Saddam’s Almost-Bomb

Saddam Hussein’s Iraq had a legitimate nuclear weapons program that was, by most accounts, very close to building a functioning Fat Man-level device before the invasion of Kuwait. A draft nuclear operations manual was even made. For all intents and purposes, it was destroyed in the 1991 Gulf War and there was no serious attempt to restart it prior to 2003.

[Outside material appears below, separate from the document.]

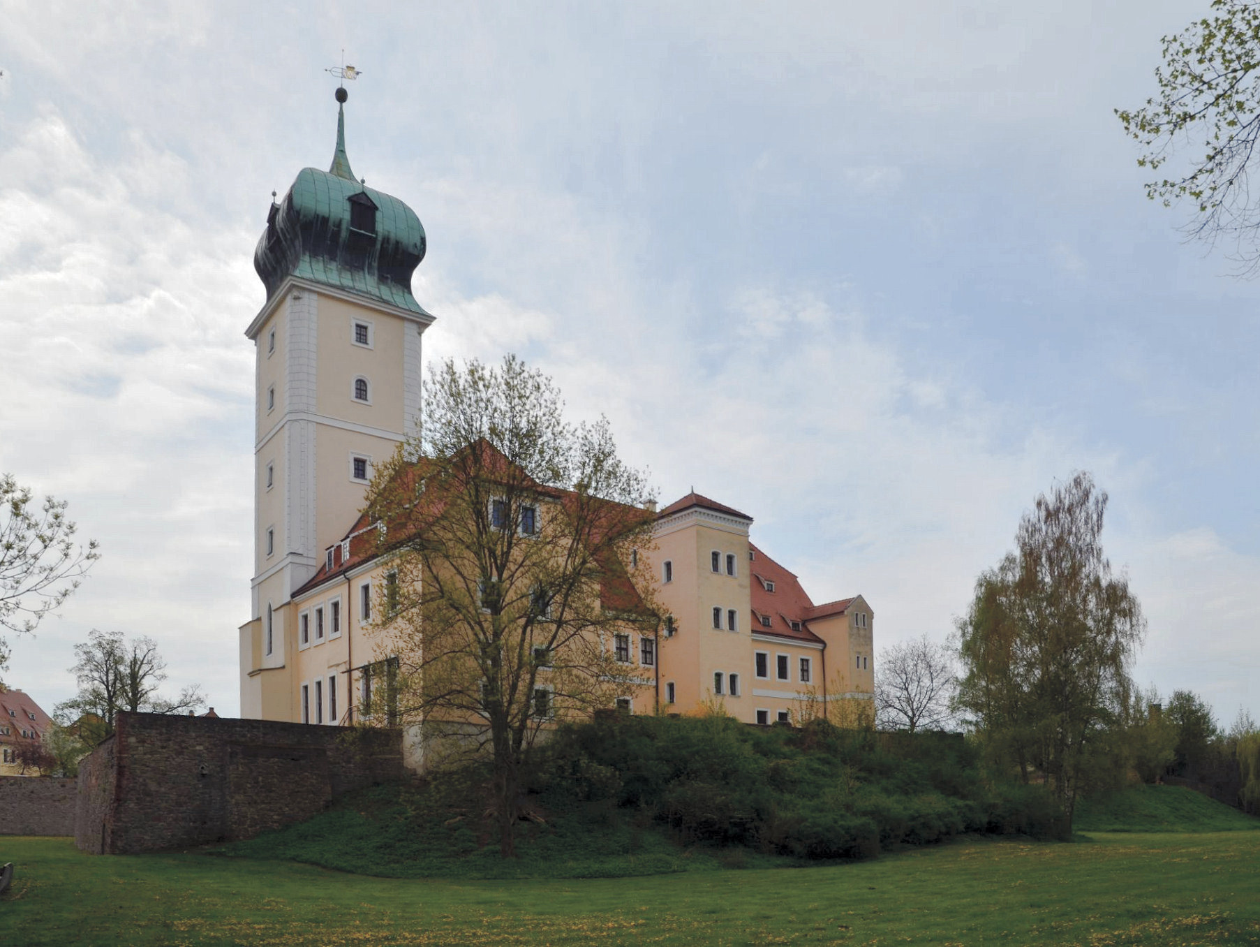 Die Nordseite des Barockschlosses Delitzsch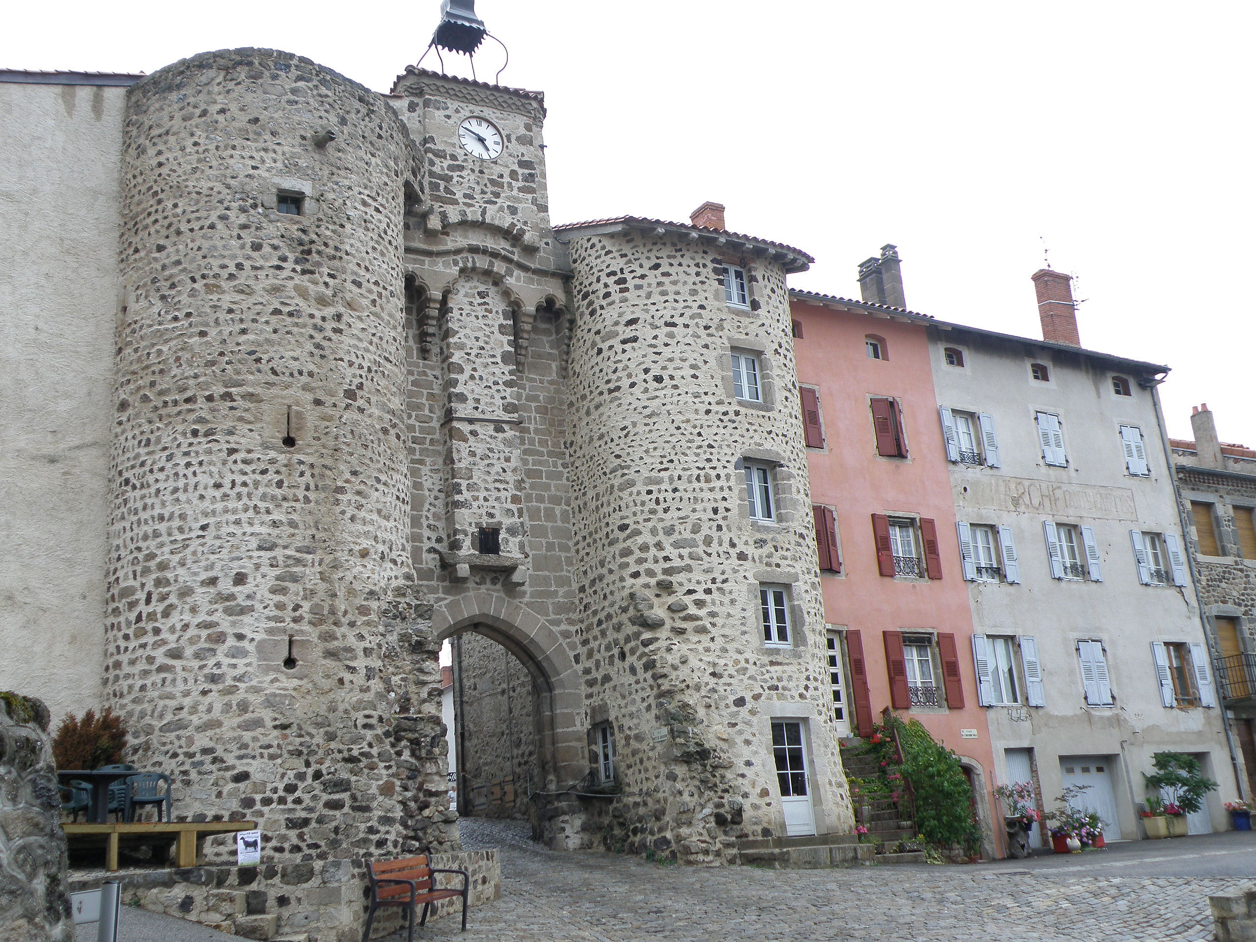 Allègre, dép. de la Haute-Loire, France. Porte de Monsieur. Remarquer les mâchicoulis tréflés, signature du château d'Allègre.

The WMD swing-and-miss isn’t really the subject of this post. It was a combination of the inherent untrustworthiness of the Iraqi regime (which still would have more than willing to make genuine WMDs), a desperate desire to avoid a false negative after 9/11, and a bizzare bluff aimed at Iran by a Saddam who was increasingly believing his own propaganda. I have increasingly believed that, after 1991 and especially after 2001, that the Iraq War, or at least the country undergoing a catastrophic meltdown (see the Syrian Civil War), would have been inevitable given that element and the inherent instability of it, but that’s for another time.

Anyway, the Iraqi design was a spherical implosion device centered around 15-18 kilograms of highly-enriched uranium. The first incarnation of it was very wide (over a meter), with the big Tu-16 and Tu-22 bombers being the only delivery systems capable of dropping it. Later it shrank to the point where it could fit inside a ballistic missile, and active programs were focused on making longer-ranged missiles that could carry such a device. The yield is unknown and the only available references to them in open sources I’ve found are understandably redacted. One theory based on text size I’ve seen argued that the small design had the strength of only one kiloton and the big one three, which fits with the yield of early North Korean (pure test) designs. More generous estimates put it around 10-20. Regardless, it was unlikely to be more than low double digit kilotons in terms of blast strength. It’s worth noting that even the lowest-end estimate would still mean a radioactive version of the 2020 Beirut explosion.

Barring the invasion of Kuwait or other serious external interference, the program could have been up and churning out warheads by the mid-1990s. Of course, there would be serious external interference. Israel’s hyped attack on the Osirak reactor arguably owed more to the mania of Menachem Begin than any practical effect. Begin was the admitted inspiration for the supervillain Magneto (to give an idea of his temperament), and someone who embodied Alexander Wallace’s “hurt people hurt people” statement. Osirak was physically unsuited to producing weapons-grade material in quantity, and its destruction led to a much more hardened and dispersed program. Nonetheless, the Israelis would try.

Would they succeed? Would having the bomb actually lead to a calming effect, as argued by some? (Given the Kargil and Ussuri wars, I’m skeptical). As with everything involving the “devices”, there’s a thankfully small sample size to consider. There are many, many unknowns. But the atomic wolf was truly there.